Publication year - 2014
Publication title -
acta anaesthesiologica scandinavica
Language(s) - English
Resource type - Journals
SCImago Journal Rank - 0.738
H-Index - 107
eISSN - 1399-6576
pISSN - 0001-5172
DOI - 10.1111/aas.12411
Subject(s) - medicine , pulmonary embolism , hemodynamics , thrombolysis , perioperative , anesthesia , extracorporeal membrane oxygenation , surgery , cardiology , myocardial infarction
Pulmonary embolism remains an important clinical problem with a high mortality rate. The potential for sudden and fatal hemodynamic deterioration highlights the need for a prompt diagnosis and appropriate intervention. The purpose of the present case report is to describe a successful peri‐operative veno‐arterial extra corporeal membrane oxygenation ( VA‐ECMO ) implantation for assumed massive pulmonary embolism associated with high hemodynamic instability and severe hypoxemia. A 52‐year‐old female victim of a motorcycle accident had been operated on for unstable fractures that required optimal repair. Despite subcutaneous administration of 40 mg enoxaparin on day 0 and day 1, the patient developed a massive pulmonary embolism leading to peri‐operative pulseless activity.
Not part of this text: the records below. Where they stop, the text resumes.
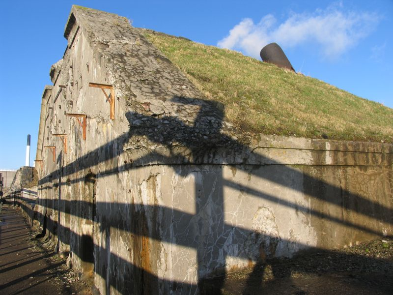 Prøvestensfortet (Prøvestenen), Travers med magasin og mandskabsrum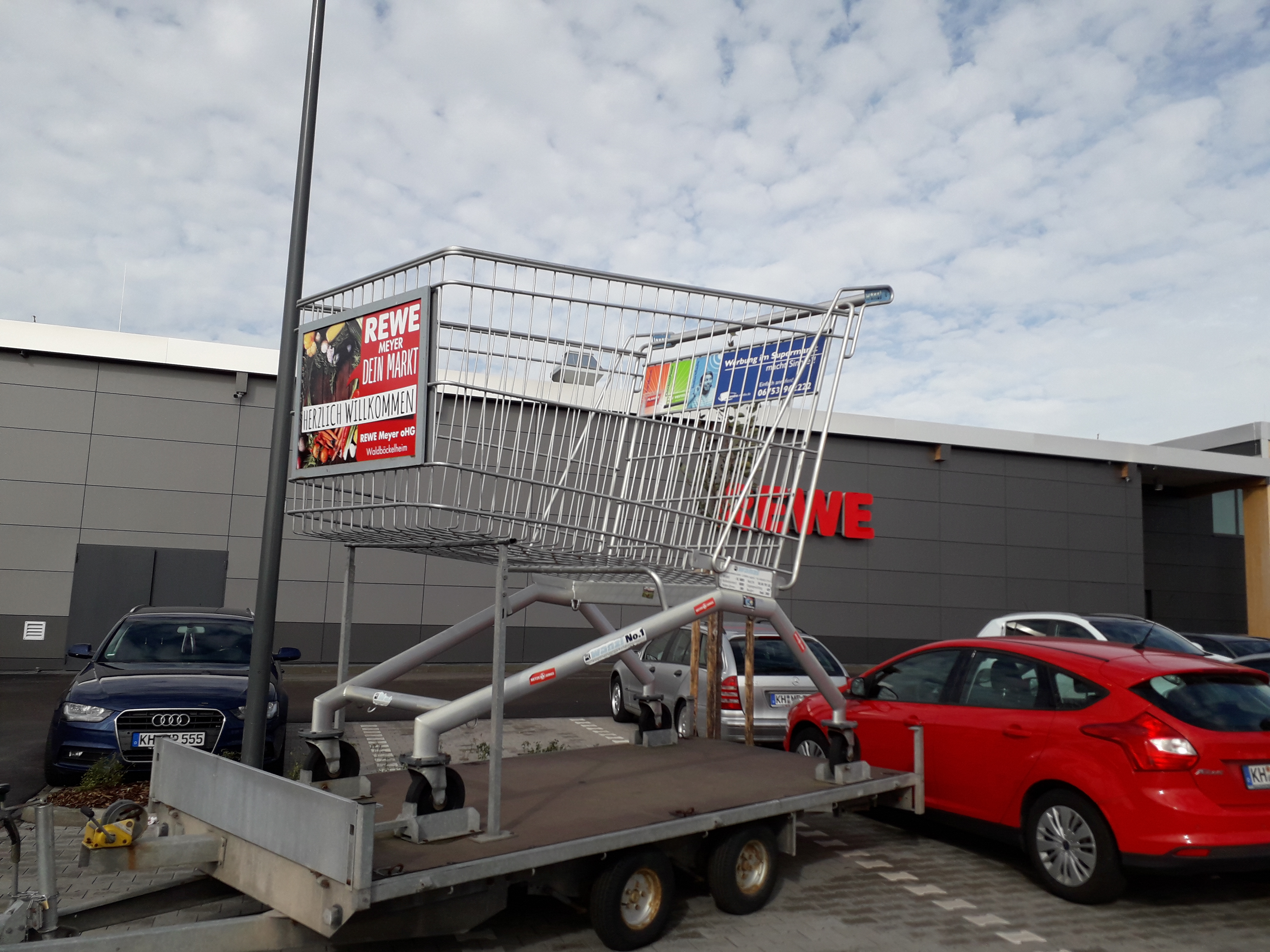 Das neue Einkaufszentrum an der B41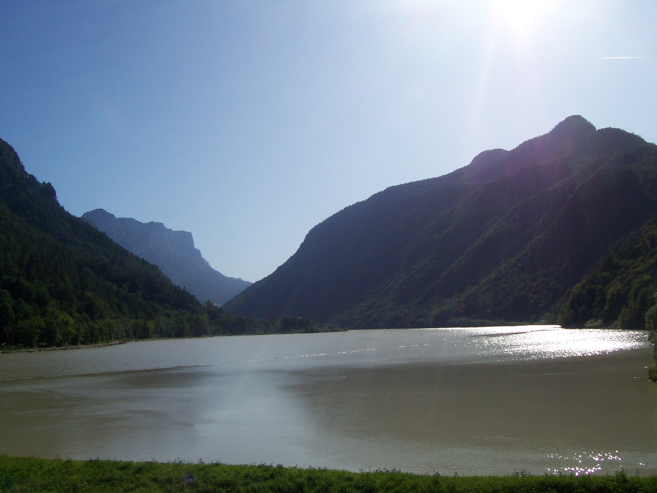 Der Saalachsee von Kibling aus gesehen Bei Verwendung bitte ich hier um einen Hinweis, wo das Foto genutzt wird.

As intravenous thrombolysis was strictly contraindicated, a VA‐ECMO was successfully implanted and permitted to stabilize the patient's hemodynamics. The hemodynamic and respiratory status improved by day 3, and the ECMO was removed. A vena cava filter was implanted before successful and definitive stabilization of the femoral fracture and the L2 fracture on days 4 and 5. The patient was able to be mobilized 2 days after the surgery and was transferred to a rehabilitation ward on day 15. At that time, her cognitive functions had fully recovered. ECMO can provide lifesaving hemodynamic and respiratory support in patients with massive pulmonary embolism who are too unstable to tolerate other interventions, who have failed other therapies or for whom other therapies are contraindicated.